In the next step, the regression analysis was performed and two logistic regression models were developed (using the Bayesian generalized linear model). The models allow to determine the probability of an accident based on the static attributes of a ship. The main difference between the models is that the first takes the original distribution of all variables, while the second takes the linearised quantitative variables (age, size)Footnote 13. Nevertheless, evaluation of the models showed that both can be used as the static risk classifiers, however only two variables (age and type) are significant.

Finally, in order to determine relations between all the analysed static variables, a model of Bayesian Network was developed. The model shows the cause-effect relationships between variables and provides probability distribution of the static attributes. It can be used to estimate the probability of making an accident by a particular ship, knowing its static attributes.

Fig. 2.
figure 2

Model of Bayesian Network for static risk factor

The structure of the BN was learnt, based on the real data about ships and accidents, using the method proposed by [24]. To determine the best version of the BN, a set of experiments were performed, in which various versions of BN were analysed and compared. In this process also results and constraints from the previous analyses (correlation and regression) were taken into account. Based on the log marginal likelihood measure, the model of BN best fitted to the empirical data was then selected (Fig. 2). The model shows that the significant variables for assessment of risk for the static classifier are: age, type, classification status (suspended and withdrawn).

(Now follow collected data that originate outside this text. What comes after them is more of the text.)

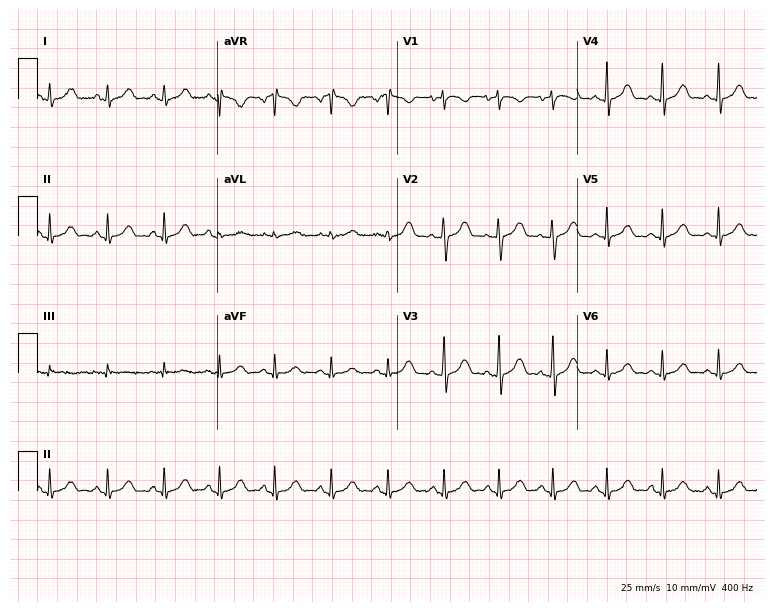
12-lead ECG from a 39-year-old female patient (7.3-second recording at 400 Hz). Shows sinus tachycardia (a sinus rate of 100 beats per minute or more).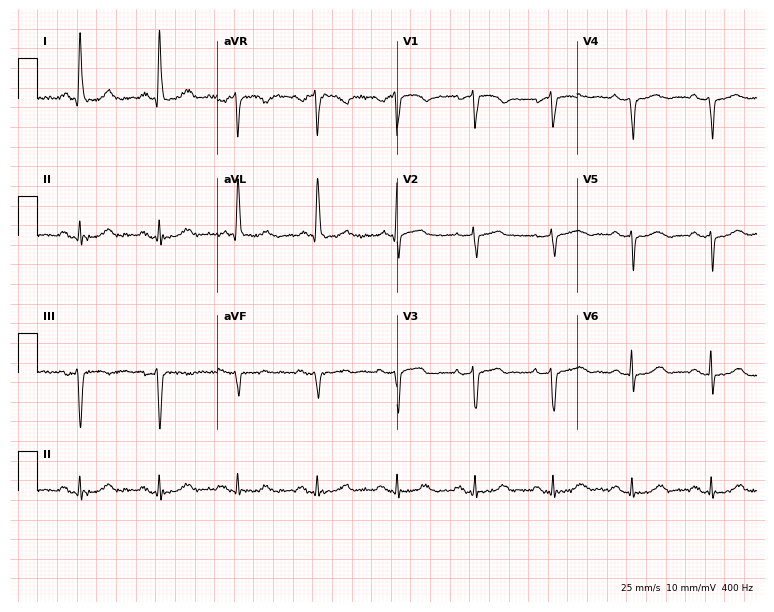
Electrocardiogram, an 81-year-old female patient. Of the six screened findings (first-degree AV block, right bundle branch block, left bundle branch block, sinus bradycardia, atrial fibrillation, sinus tachycardia), none is recorded. Findings outside these six are not listed.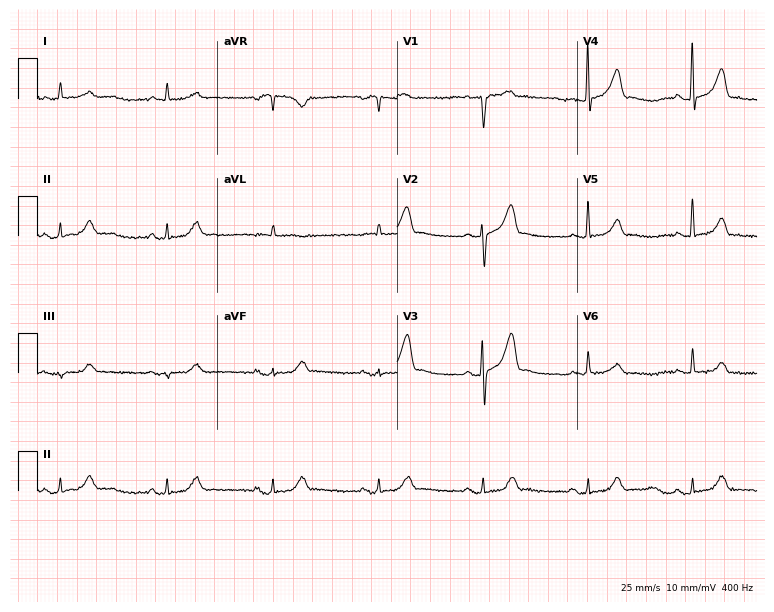
Resting 12-lead electrocardiogram (7.3-second recording at 400 Hz). Patient: a man, 81 years old. Read as a normal ECG.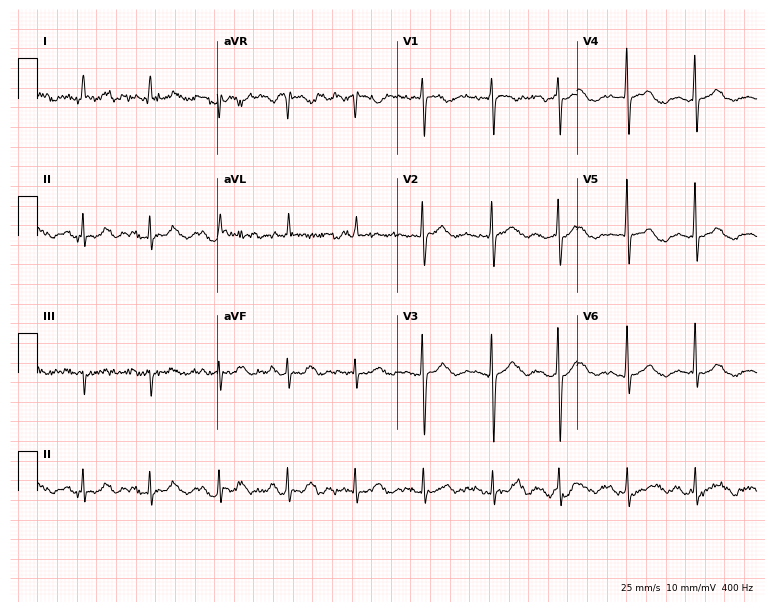
Resting 12-lead electrocardiogram. Patient: a 79-year-old female. Read as a normal ECG.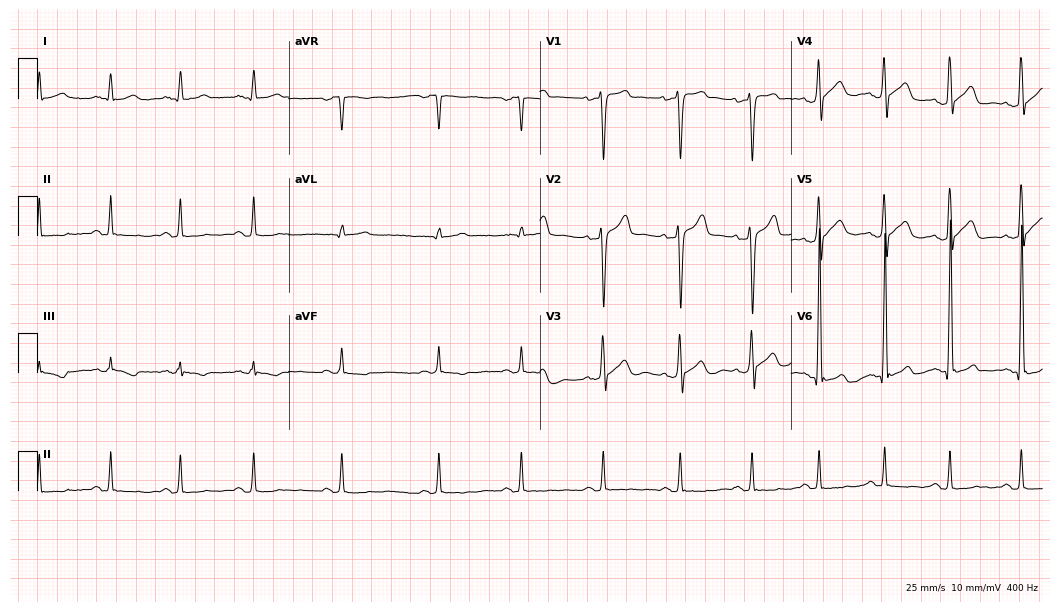
Electrocardiogram, a 38-year-old man. Of the six screened findings (first-degree AV block, right bundle branch block (RBBB), left bundle branch block (LBBB), sinus bradycardia, atrial fibrillation (AF), sinus tachycardia), none is recorded.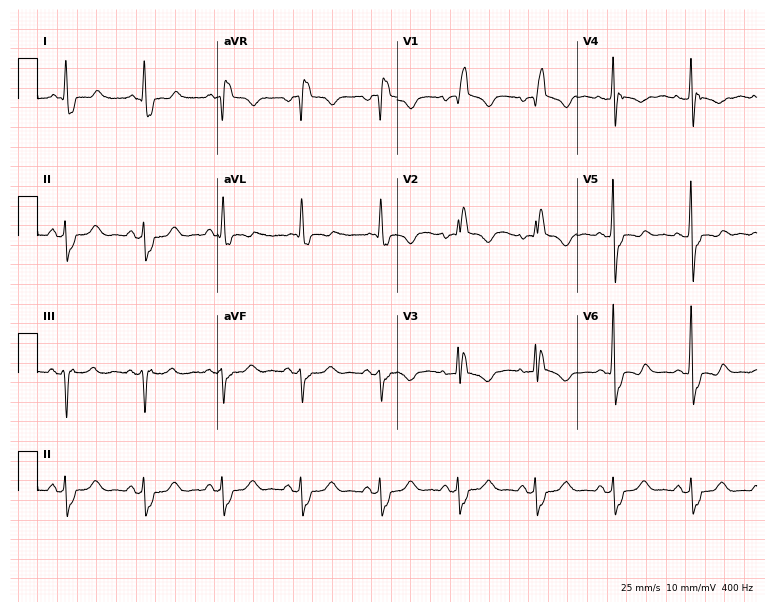
Electrocardiogram, a 72-year-old female. Of the six screened findings (first-degree AV block, right bundle branch block, left bundle branch block, sinus bradycardia, atrial fibrillation, sinus tachycardia), none is recorded. Only these six findings were labelled.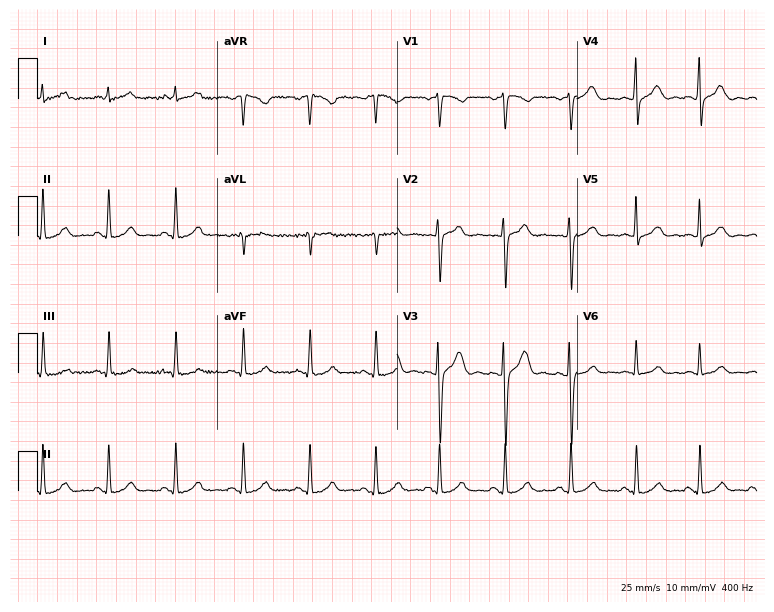
Standard 12-lead ECG recorded from a 47-year-old male. Read as a normal ECG.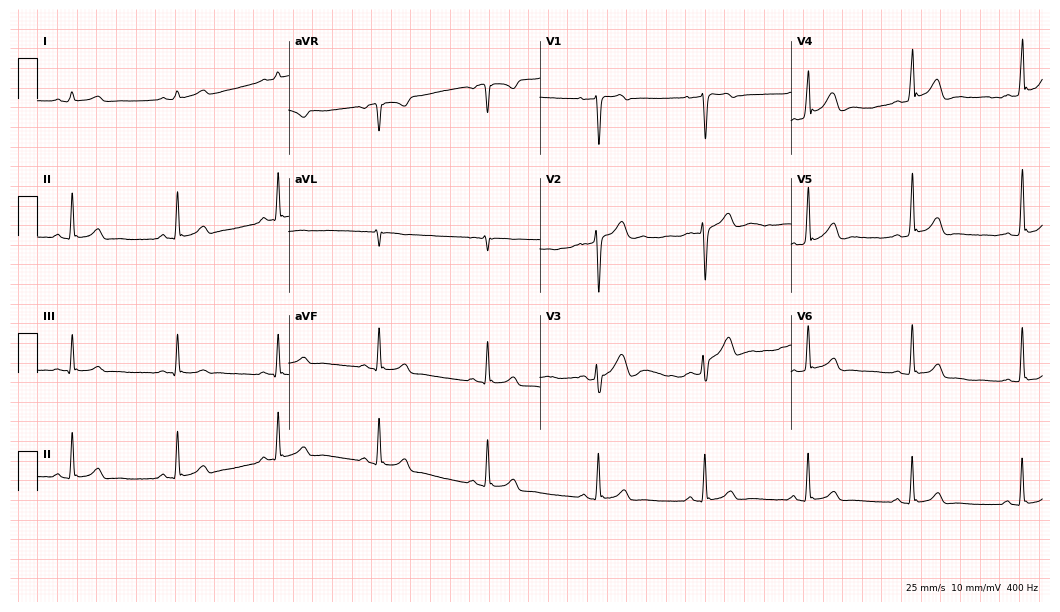
12-lead ECG from a 24-year-old male patient. Recorded interpretation: within normal limits.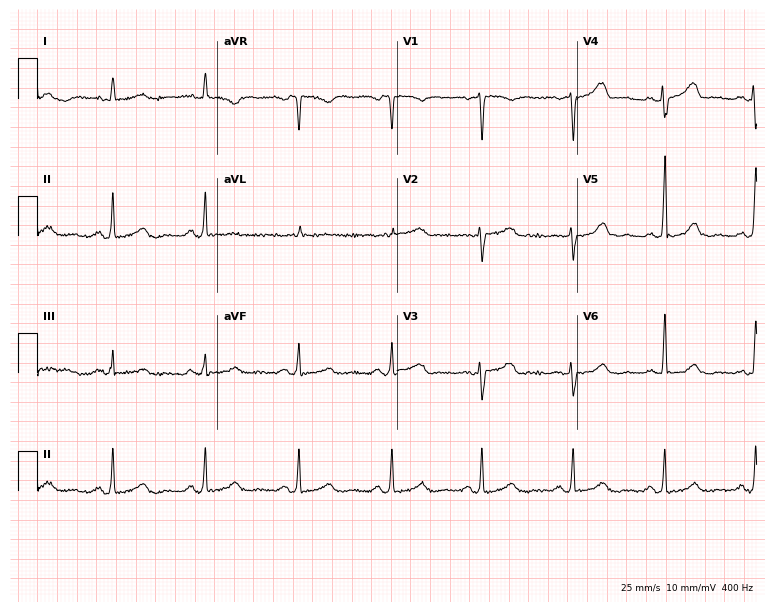
12-lead ECG from a 56-year-old female (7.3-second recording at 400 Hz). No first-degree AV block, right bundle branch block (RBBB), left bundle branch block (LBBB), sinus bradycardia, atrial fibrillation (AF) or sinus tachycardia recorded for this tracing.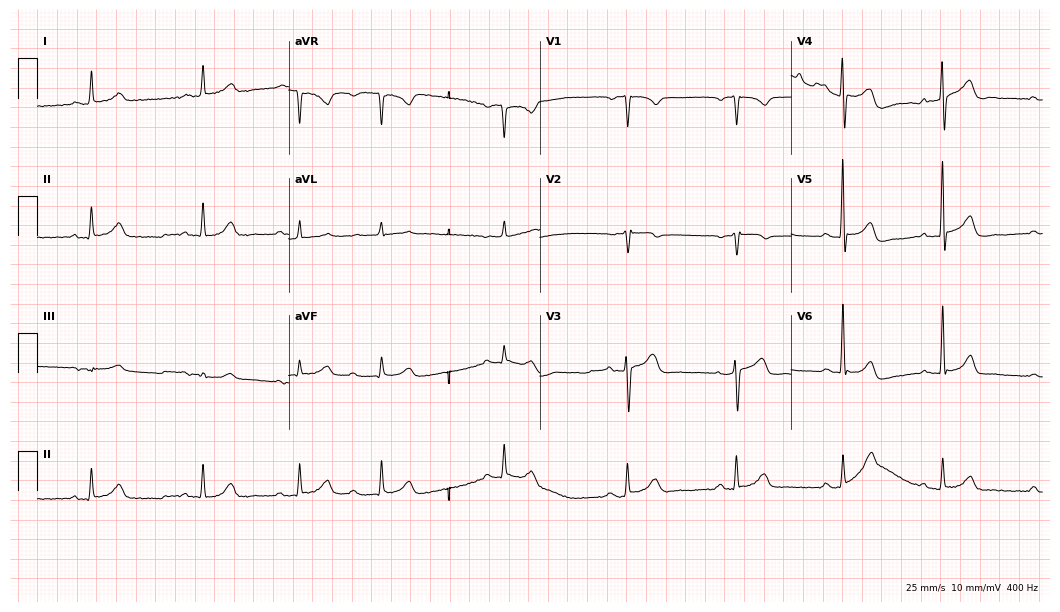
ECG (10.2-second recording at 400 Hz) — a 68-year-old male. Screened for six findings — first-degree AV block, right bundle branch block (RBBB), left bundle branch block (LBBB), sinus bradycardia, atrial fibrillation (AF), sinus tachycardia — none is recorded.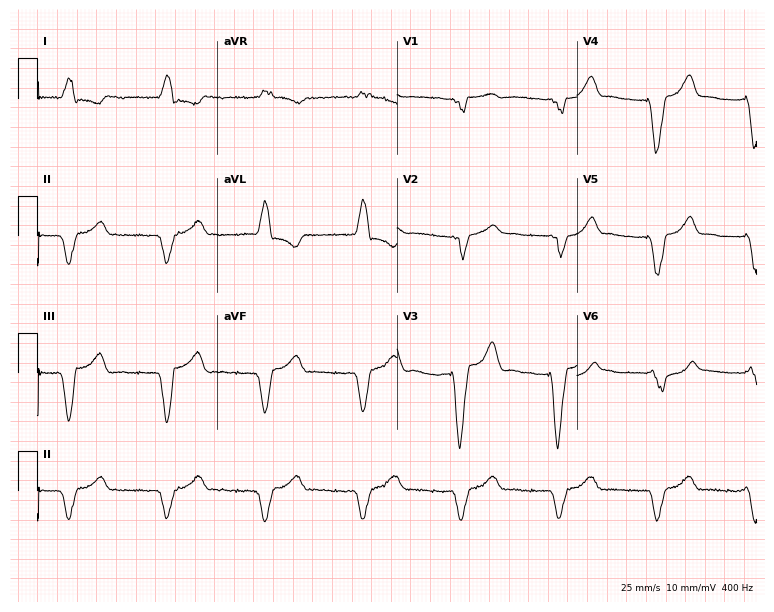
Standard 12-lead ECG recorded from a 62-year-old man (7.3-second recording at 400 Hz). None of these six findings is recorded: first-degree AV block, right bundle branch block (RBBB), left bundle branch block (LBBB), sinus bradycardia, atrial fibrillation (AF), sinus tachycardia. Findings outside these six are not listed.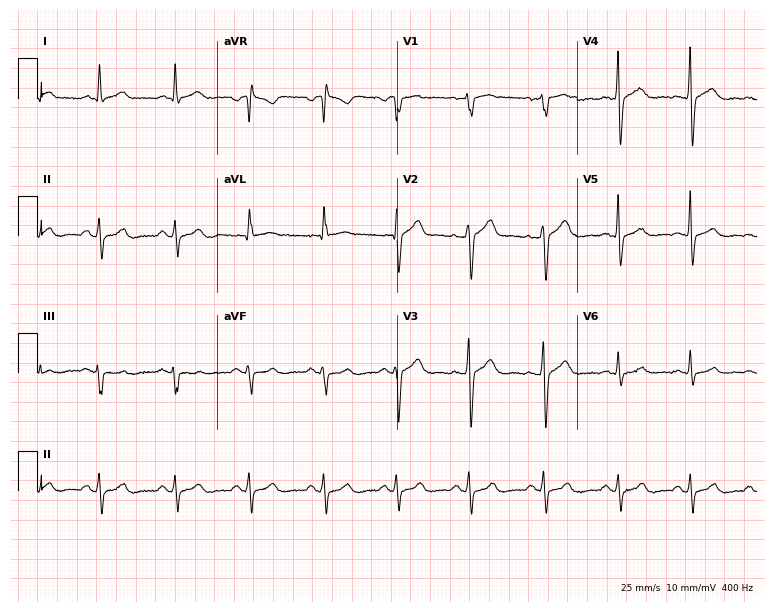
12-lead ECG (7.3-second recording at 400 Hz) from a 47-year-old man. Labelled as a normal ECG.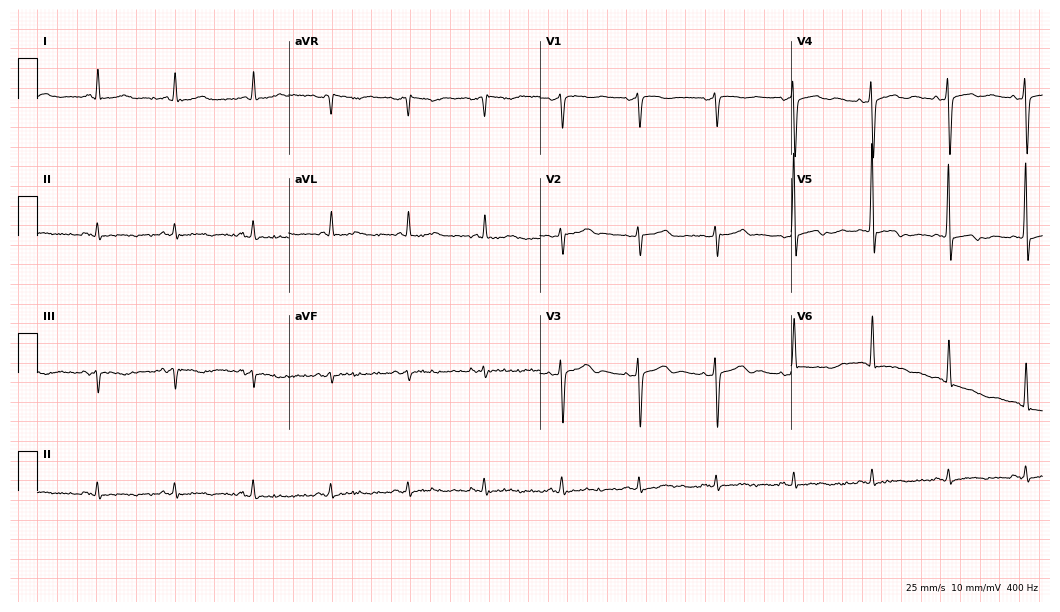
Resting 12-lead electrocardiogram. Patient: a 77-year-old female. None of these six findings is recorded: first-degree AV block, right bundle branch block, left bundle branch block, sinus bradycardia, atrial fibrillation, sinus tachycardia. Findings outside these six are not listed.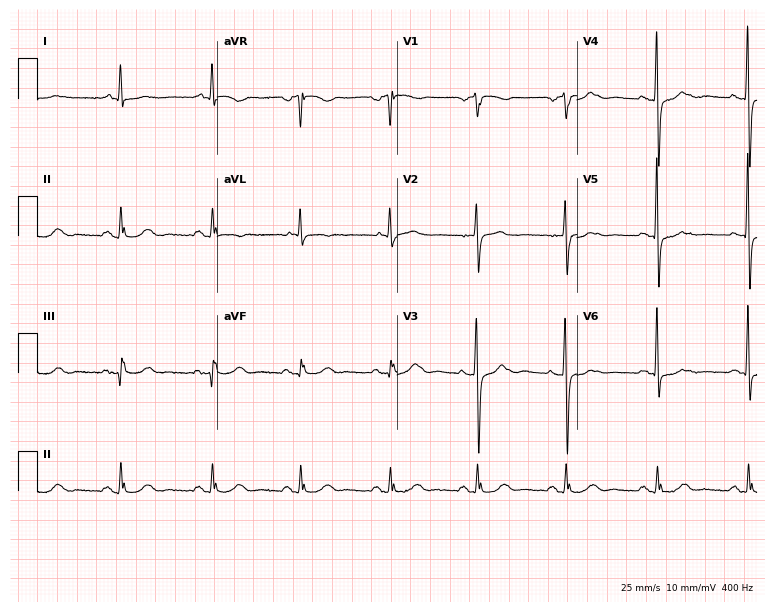
12-lead ECG (7.3-second recording at 400 Hz) from an 81-year-old male patient. Labelled as a normal ECG.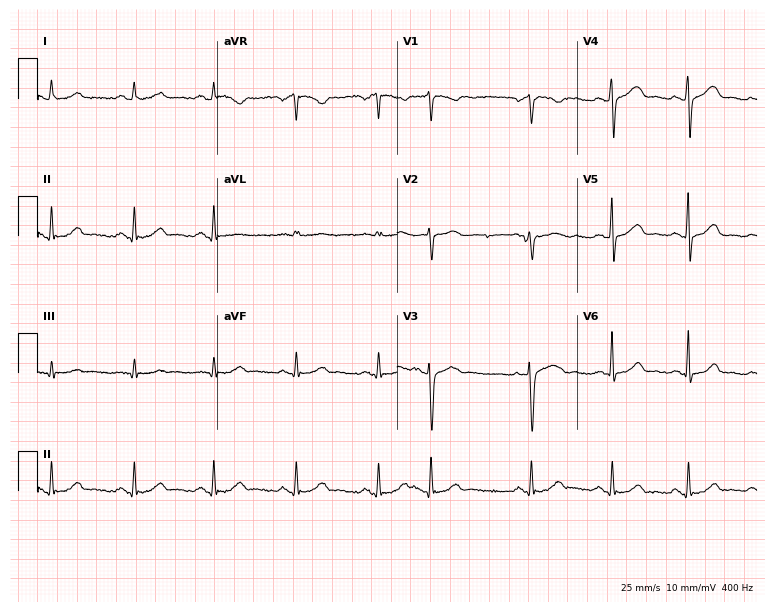
12-lead ECG from a 37-year-old woman (7.3-second recording at 400 Hz). No first-degree AV block, right bundle branch block, left bundle branch block, sinus bradycardia, atrial fibrillation or sinus tachycardia recorded for this tracing.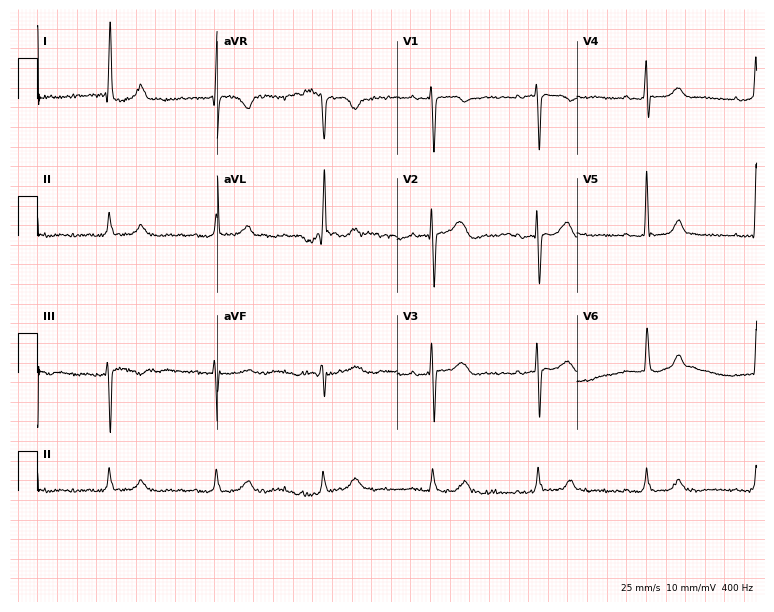
12-lead ECG (7.3-second recording at 400 Hz) from a 74-year-old female patient. Screened for six findings — first-degree AV block, right bundle branch block (RBBB), left bundle branch block (LBBB), sinus bradycardia, atrial fibrillation (AF), sinus tachycardia — none is recorded. Only these six findings were labelled.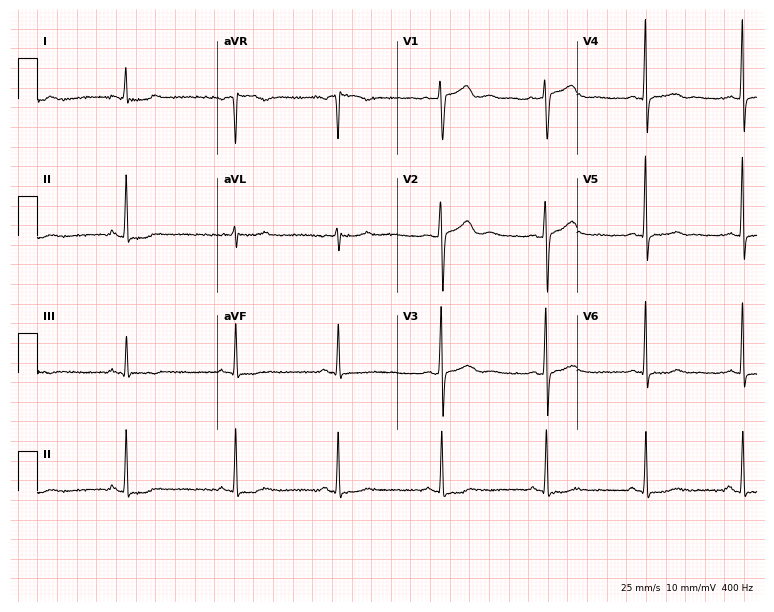
Electrocardiogram, a 51-year-old woman. Of the six screened findings (first-degree AV block, right bundle branch block (RBBB), left bundle branch block (LBBB), sinus bradycardia, atrial fibrillation (AF), sinus tachycardia), none is recorded.

To sum up, the paper presents the assumptions and results of work conducted on the Maritime Risk Assessment Method. The research so far concerned the definition of the maritime factors and variables, the selection of data sources as well as the analyses of variables for the estimation of the static risk factor. Future work on will concern further verification of the developed models for the static risk estimation, determination of models for the three remaining risk factors and the overall risk index, and finally evaluation of the whole method. Moreover, consultation with the maritime experts is envisioned in order to ensure that results of MRAM meet their requirements and needs.